Kubernetes provides a set of primitives to run resilient, distributed applications. It takes care of scaling and automatic failover for your application and it provides deployment patterns and APIs that allow you to automate resource management and provision new workloads.
One of the main challenges that developers face is how to focus more on the details of the code rather than the infrastructure where that code runs. For that, serverless is one of the leading architectural paradigms to address this challenge. There are various platforms that allow you to run serverless applications either deployed as single functions or running inside containers, such as AWS Lambda, AWS Fargate, and Azure Functions. These managed platforms come with some drawbacks like:
- Vendor lock-in
- Constraint in the size of the application binary/artifacts
- Cold start performance
You could be in a situation where you're only allowed to run applications within a private data center, or you may be using Kubernetes but you'd like to harness the benefits of serverless. There are different open-source platforms, such as Knative and OpenFaaS, that use Kubernetes to abstract the infrastructure from the developer, allowing you to deploy and manage your applications using serverless architecture and patterns. Using any of those platforms takes away the problems mentioned in the previous paragraph.

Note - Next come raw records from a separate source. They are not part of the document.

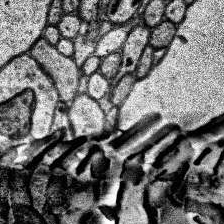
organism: Human
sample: Temporal Lobe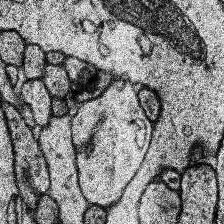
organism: Human
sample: Temporal Lobe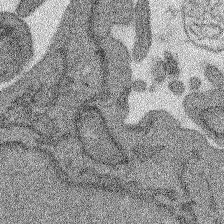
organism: Human
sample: HeLa cells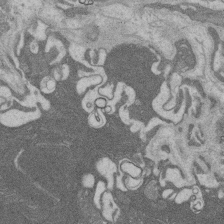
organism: Rat
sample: Salivary granule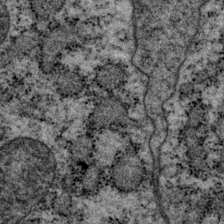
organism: P. pacificus
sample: Pharynx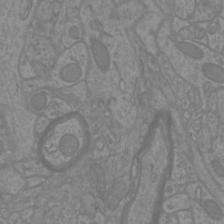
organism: Mouse
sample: Cortical neurons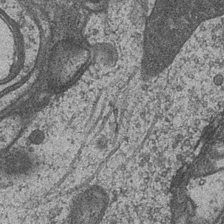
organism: Drosophila
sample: Optic medulla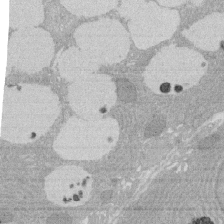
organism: Rat
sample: Salivary granule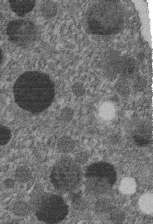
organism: C. elegans
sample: C. elegans embryo early stage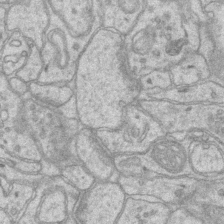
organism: Mouse
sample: CA1 Hippocampus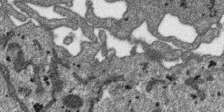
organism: Human
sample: Lung epithelial cells infected with SARS-CoV-2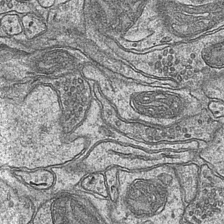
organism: Mouse
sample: CA1 Hippocampus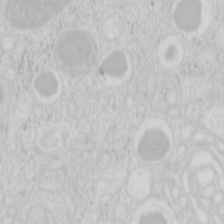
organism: Mouse
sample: Pancreas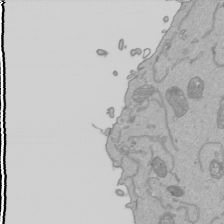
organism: Human
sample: Mitochondria in HCT116 cells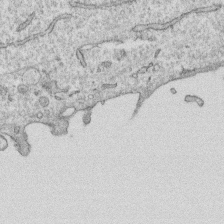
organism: Human
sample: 1205lu cells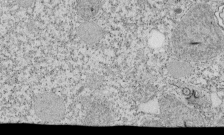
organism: Tetrahymena
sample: Cilia in tetrahymena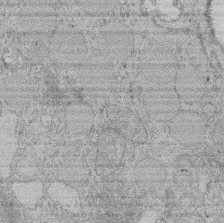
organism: Rat
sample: Salivary granule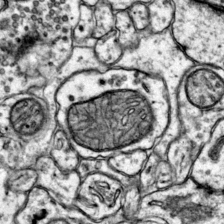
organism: Mouse
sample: Primary visual cortex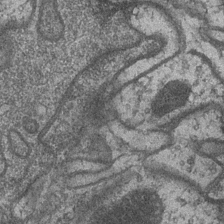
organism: Drosophila
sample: Optic medulla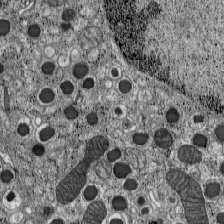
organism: C57BL Mouse
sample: Pancreatic islet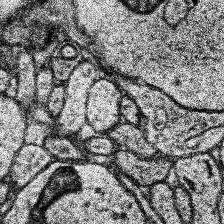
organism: Human
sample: Temporal Lobe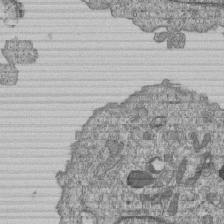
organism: Human
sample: MDA-MB-231 cells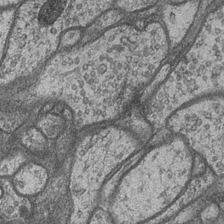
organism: Drosophila
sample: Optic medulla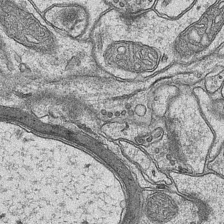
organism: Mouse
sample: CA1 Hippocampus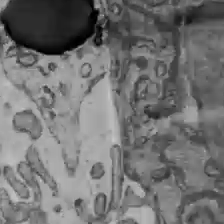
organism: C57BL Mouse
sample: Liver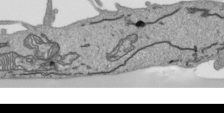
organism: Human
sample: Mitochondria in HCT116 cells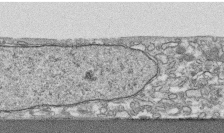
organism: Human
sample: CRL-1474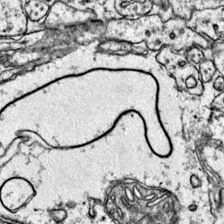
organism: Mouse
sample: Primary visual cortex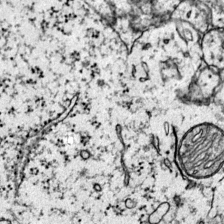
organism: Mouse
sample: Primary visual cortex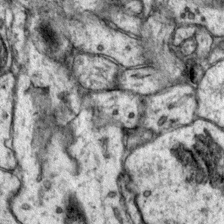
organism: Mouse
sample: Primary visual cortex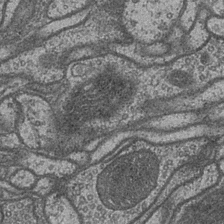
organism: Drosophila
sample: Optic medulla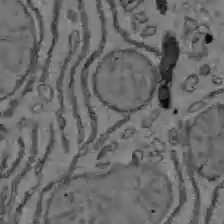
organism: C57BL Mouse
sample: Liver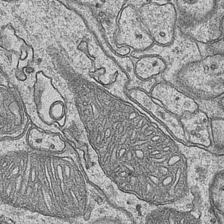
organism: Mouse
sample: CA1 Hippocampus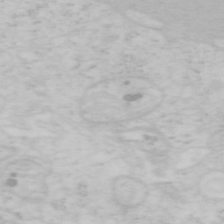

This article will show you how to deploy and manage serverless applications using Knative and Kubernetes.
Serverless computing is a development model that allows you to build and run applications without having to manage servers. It describes a model where a cloud provider handles the routine work of provisioning, maintaining, and scaling the server infrastructure, while the developers can simply package and upload their code for deployment. Serverless apps can automatically scale up and down as needed, without any extra configuration by the developer.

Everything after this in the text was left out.